上辈子她就是用“道歉”的名义走进我家,在我面前跟陈世鸿眉来眼去,还趁我去厨房的时候翻了我的抽屉,偷走了我和陈世鸿的结婚证,第二天就登在了本地论坛上,配文是“某拟提拔干部妻子精神失常,婚姻早已名存实亡”。

那是我第一次被推上风口浪尖。

“好,”我说,“我回去。”

挂了电话,我给顾晏辰发了条消息:“今晚陈世鸿在家请林笑笑吃饭,如果您有兴趣,可以来看看好戏。”

回复很快:“地址。”

晚上七点,我推开家门,看见林笑笑坐在我的沙发上,穿着一条很素的裙子,脚边放着两个礼盒,笑得乖巧又温柔。

“清宁姐,对不起,这段时间外面传的那些话,都是我不好,我不该跟同事开玩笑的……”

她说着说着眼圈红了,看起来真诚极了。

上辈子我信了。

这辈子我看着这张脸,只想起她在法庭上指证我的样子——哭着说“清宁姐是我最尊敬的人,我真的没想到她会做出这种事”,然后递上我“受贿”的证据,每一份都是陈世鸿伪造的,每一份都有她的签名。

“没关系,”我笑着坐下,“笑笑你还小,不懂事,我不怪你。”

陈世鸿从厨房出来,系着围裙,一副居家好男人的模样。他看了看我,又看了看林笑笑,嘴角带着满意的弧度——他以为一切都在他掌控之中。

“清宁,笑笑调到我们科室了,以后要多照顾她。”

“好啊,”我端起茶杯,“对了笑笑,你住的那个小区环境怎么样?我听说那边的房子首付很低,是开发商有内部指标吗?”

林笑笑的笑容僵了一瞬。

陈世鸿倒酒的手也顿了一下。

“那个……是我男朋友买的,”林笑笑很快恢复自然,“清宁姐你也想买房吗?”

“随便问问。”

我低头喝茶,余光瞥见阳台上闪过一个身影——顾晏辰的人到了。

这顿饭吃得很“和谐”。陈世鸿给林笑笑夹菜,给我也夹菜,左右逢源滴水不漏。林笑笑一口一个“姐夫”,叫得比亲姐还亲。

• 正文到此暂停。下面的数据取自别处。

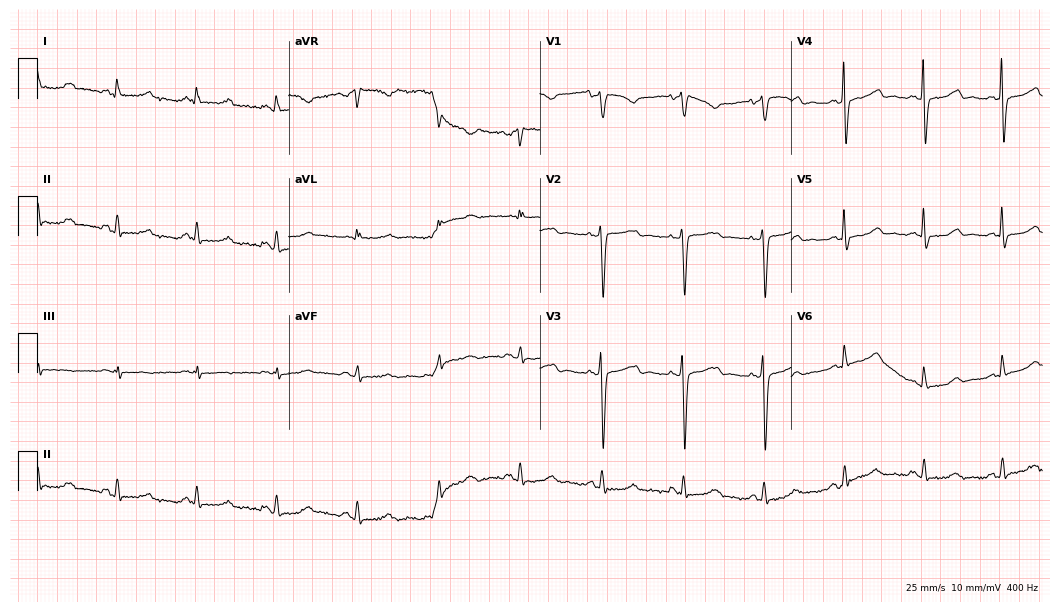
Electrocardiogram, a woman, 51 years old. Overall reading on record: normal ECG.

我安静地吃完,收拾碗筷的时候,听见林笑笑在客厅里撒娇:“姐夫,下周那个项目评审会,我能跟着去吗?就想多学习学习。”

“行,我带你。”

多熟悉的对白。上辈子就是那次评审会,陈世鸿带着林笑笑出席,在所有领导面前暗示我“精神状态不好”,然后林笑笑适时地“不小心”透露我和陈世鸿正在办离婚,我“狮子大开口要三千万”。

第二天,我的名声就烂了。

“陈世鸿,”我从厨房出来,擦着手,“下周评审会,我也去。”

客厅里的气氛瞬间凝固。

“你去干什么?”陈世鸿皱眉,“那是工作场合,不是你们妇联的活动。”

“我也是城南项目的投资人之一,”我说得云淡风轻,“忘了告诉你,前几天我把咱们的存款取出来,投了顾晏辰公司的私募基金,份额不多,刚好够参加评审会。”

陈世鸿的脸色变了。

不是因为钱,是因为“顾晏辰”三个字。

那是他最不想让我接触的人。

“你疯了?”他站起来,“你拿咱们的钱投顾晏辰?你知道他是谁吗?”

“知道啊,”我笑了,“他是你最大的债主。你欠他的,比欠我的多。”

林笑笑看看我,又看看陈世鸿,嘴唇动了动,没敢出声。

那天晚上陈世鸿跟我吵到凌晨两点。他摔了三个杯子,骂我“不识好歹”“疯了”“神经病”,最后摔门而去,去了林笑笑的小区。

我坐在满地的碎玻璃中间,一点一点地笑起来。

上辈子他摔东西的时候我吓得发抖,哭着收拾残局,等他回来。

这辈子,我只想把这些碎玻璃留到他跪下来的那天。

接下来的两周,我一边整理陈世鸿的犯罪证据,一边跟顾晏辰布局。上辈子我虽然坐牢了,但七年里我学了法律,学了财务,考了注册会计师证——那是我唯一的慰藉,也是我这辈子最大的筹码。

陈世鸿不知道,他以为他毁掉的是一个懦弱的家庭主妇。

他不知道他亲手送进监狱的女人,出来的时候浑身是刀。

评审会那天,我穿了一条白色的西装裙,化了淡妆,走进会场的时候,所有人都看过来。

陈世鸿坐在主位旁边的位置,看见我,脸色铁青。林笑笑坐在他身后,眼神里带着藏不住的嫉妒。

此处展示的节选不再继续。